Bayesian Methods

Bernoulli Variables (Coin tossing)

Bayesian methods have a rich philosophical underpinning that I am not qualified to delve into. As I understand it, Bayesian methods view all statements about probabilities as conditional, and probability itself as a kind of personal perspective on the likelihood of events that gets updated in the face of new evidence.

The theory rests on Bayes's theorem about conditional probability, which says that if $X$ and $Y$ are random variables, then

$$ P(Y|X) = \frac{P(X|Y)P(Y)}{P(X)}. $$

When applied to experiments, this formula gets interpreted as follows. Let's suppose that we are attempting to determine whether, for example, a particular coin that we've found is fair (equal probability to heads and tails). We decide to conduct an experiment to see. The ingredients of our analysis are:

  • our prior sense of what the chance is that the coin yields heads. For example, if we have no opinion whatsoever about the fairness of the coin, then our prior would be the uniform distribution on the interval $[0,1]$. However, if we have reason to think the coin is fair, then our prior distribution might be "bumped up" at $1/2$, but still allow for some chance of unfairness.
  • Some data obtained from an experiment. For example, we flip the coin 100 times and obtain 44 heads and 56 tails.

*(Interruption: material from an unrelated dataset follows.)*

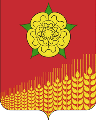 село Красное Кущевского района Краснодарского края

What we'd like to know is:

  • Given our prior hypothesis and the data, how should we update our sense of the distribution of the probability of a head?

The underlying parameter we are studying is $\theta$, the probability of getting heads when we flip the coin. Let's start by assuming that we have no opinion about $\theta$, so our prior distribution is uniform on $[0,1]$ For our experiment, have $44$ heads and $56$ tails. Let's let $X$ be our experiment, so that

$$ P(X|\theta) = \binom{100}{44}\theta^{44}(1-\theta)^{56}. $$

Our prior $P(Y)$ is the uniform distribution on $\theta$, so

$$ P(X=(44,56),\theta) = P(X|\theta)P(\theta) = \binom{100}{44}\theta^{44}(1-\theta)^{56} $$

Finally, the probability that $X=(44,56)$ is

$$ P(X=(44,56)) = \int_{\theta} \binom{100}{44}\theta^{44}(1-\theta)^{56} d\theta. $$

From this, we get $$ P(Y|X) = \frac{\theta^{44}(1-\theta)^{56}}{\int_{\theta} \theta^{44}(1-\theta)^{56} d\theta} $$

Remark: The Beta function $B(r,s)$ is the special function $$ B(r,s) = \int_{0}^{1} x^{r-1}(1-x)^{s-1} dx $$ so $$ P(Y|X) = \frac{1}{B(45,57)}\theta^{44}(1-\theta)^{56} $$

The probability distribution $P(Y|X)$ is called the posterior distribution and it represents our opinion about the probability of heads in light of the evidence.

In [1]:
%setup
pandas=pd, numpy=np
bokeh models, figure, layouts loaded
output directed to notebook
Loading BokehJS ...
In [2]:
from scipy.special import beta
x=np.linspace(.001,.999,100)
y = x**44*(1-x)**56/beta(45,57)

f=figure(title='Posterior distribution')
f.line(x=x,y=y)
show(f)

As this plot shows, the posterior distribution has a strong peak. A little calculus shows that the maximum of the function $$\theta^{44}(1-\theta)^{56}$$ occurs at $\theta_{0}=44/100$. This is called the maximum a posteri estimate or MAP. The other interesting quantity is the mean of the posterior distribution, which is $B(46,57)/B(45,57)=.4411$.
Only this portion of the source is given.